Hong Kong’s buoyant market is expected to propel the city to take the title of top IPO destination for 2018, according to figures released by KPMG China.
A strong Q3 performance coupled with a robust listing pipeline led KPMG to revise its annual IPO fundraising forecast for the city from HK$250 bn ($32 bn) to more than HK$300 bn.
Analysis from the company’s research shows that for Q3 alone, the city’s main board is set to record HK$190 bn in total funds raised from 40 new listings, exceeding the overall HK$122.6 bn recorded in all of 2017. This boost is attributed to the largest deal of the period – China Tower Corp’s HK$54.3 bn IPO – as well as a number of listings from new-economy companies that contributed to almost half of the funds raised in Q3.
Commenting on the release of its figures, Maggie Lee, head of the capital markets development group for Hong Kong at KPMG China, says: ‘The new listing regime for companies from emerging and innovative sectors has generated significant interest from new-economy companies globally. Three pre-revenue biotech companies and two with weighted voting right structures completed their IPOs by the end of Q3. We expect to see six to 10 pre-revenue biotech companies list by the end of 2018 as the trend continues.’
According to KPMG’s figures, it is these new-economy companies – working in sectors based on technology and the internet – that are driving Hong Kong’s success, with more than one fifth of IPOs in 2018 listed through traditional requirements being for new-economy firms, compared with less than 10 percent in 2017.
At the end of last year, Dealogic data showed that Hong Kong had lost its IPO crown to New York, noting that the city was still feeling the impact of losing Alibaba to the NYSE in 2014. But Hong Kong Exchanges & Clearing this year approved dual-class share structures – a sticking point in the run-up to Alibaba’s listing – and changed rules to allow biotech firms without profit or revenue to list.

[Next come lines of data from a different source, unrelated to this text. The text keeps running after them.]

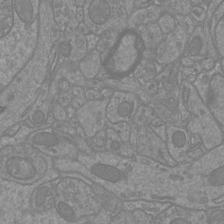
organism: Mouse
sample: Cortical neurons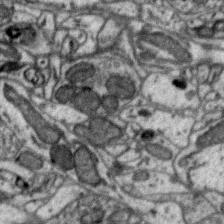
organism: Zebra finch
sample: Brain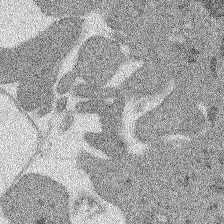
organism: Human
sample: HeLa cells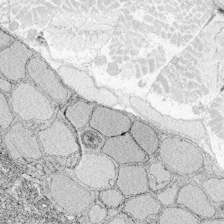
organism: Zebrafish
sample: Whole-Brain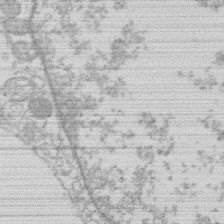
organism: Human
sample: Macrophage cells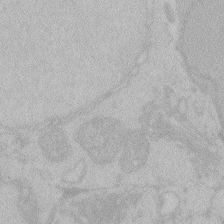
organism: Zebrafish
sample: Macrophage infected with Toxoplasma gondii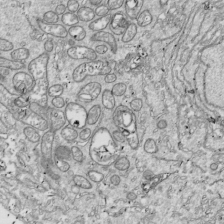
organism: Drosophila
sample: Cell division; meiosis; drosophila spermatocytes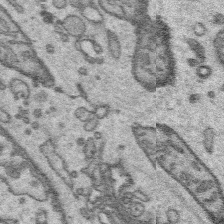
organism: Platynereis dumerilii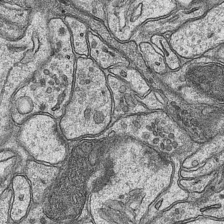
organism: Mouse
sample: CA1 Hippocampus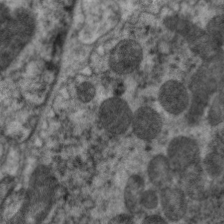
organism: C. elegans
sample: Pharynx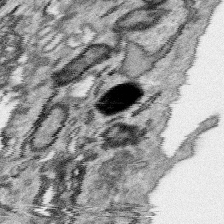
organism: Human
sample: HeLa cells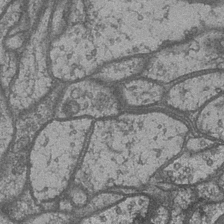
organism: Drosophila
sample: Optic medulla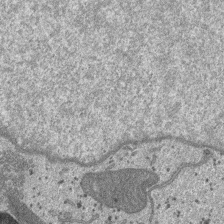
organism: Human
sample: Lung epithelial cells infected with SARS-CoV-2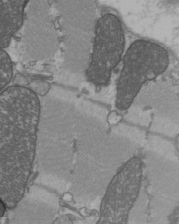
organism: C57BL Mouse
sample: Heart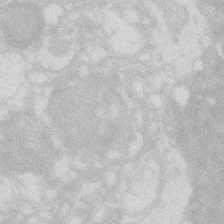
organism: Zebrafish
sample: Macrophage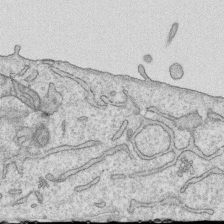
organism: Human
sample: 1205lu cells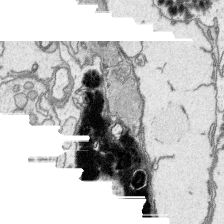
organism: Platynereis dumerilii
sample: Parapodia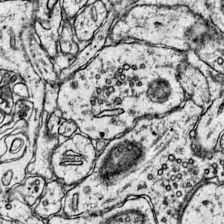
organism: Mouse
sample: Primary visual cortex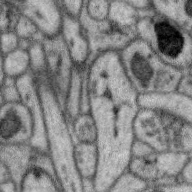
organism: Zebra finch
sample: Brain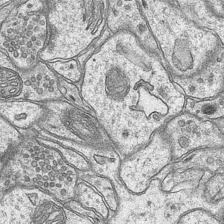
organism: Mouse
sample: CA1 Hippocampus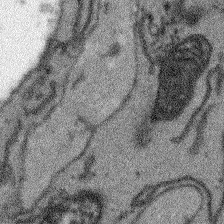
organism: Arabidopsis thaliana
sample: Root tip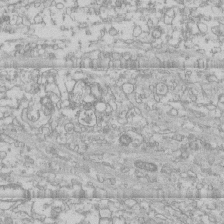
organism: Human
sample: CRL-1474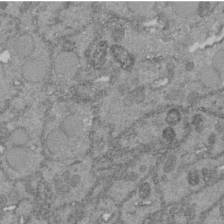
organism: C. elegans
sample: C. elegans embryo early stage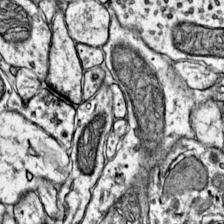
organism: Mouse
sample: Primary visual cortex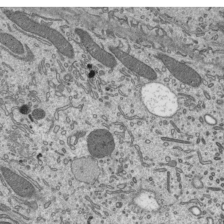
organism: Mouse
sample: Mouse epididymis efferent ductule cilia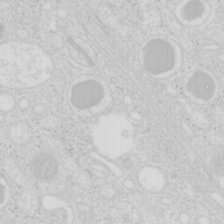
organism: Mouse
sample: Pancreas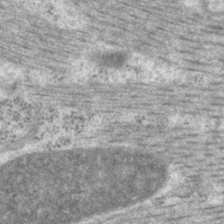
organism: P. pacificus
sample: Pharynx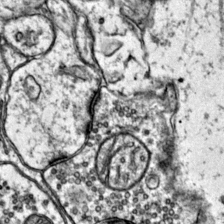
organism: Mouse
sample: Primary visual cortex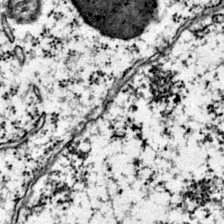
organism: Mouse
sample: Primary visual cortex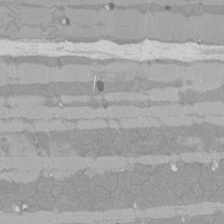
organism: Rat
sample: Left ventricle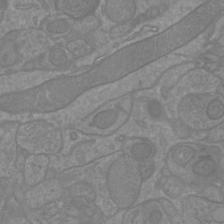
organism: Mouse
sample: Cortical neurons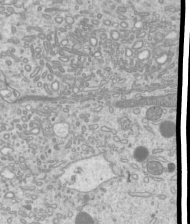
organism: Mouse
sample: Cilia; mouse epididymis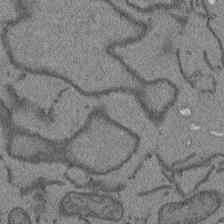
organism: Arabidopsis thaliana
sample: Root tip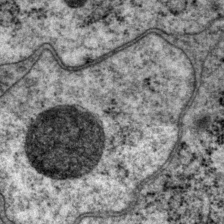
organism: P. pacificus
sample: Pharynx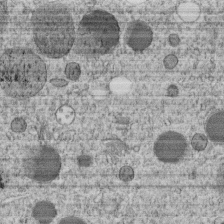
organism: C. elegans
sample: C. elegans embryo early stage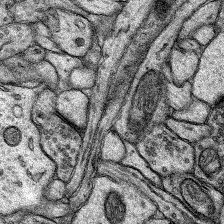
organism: Rat
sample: Hippocampus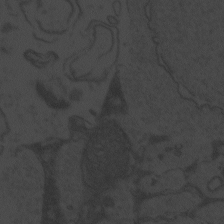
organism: Zebrafish
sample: Macrophage infected with Toxoplasma gondii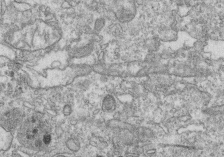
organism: Human
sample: HeLa cell HIV synapse

In May, Ascletis Pharma became the first firm to file for an IPO under the new pre-revenue rules in Hong Kong, going on to raise an estimated $400 mn in July.
Hong Kong’s IPO boom contrasts with a slowdown in the A-share IPO market that has experienced declining listings and funds. The Shanghai and Shenzhen stock exchanges are expected to raise a combined RMB122.7 bn ($17.8 bn) from 89 IPOs at the end of Q3, compared with RMB175.8 bn from 350 IPOs a year earlier.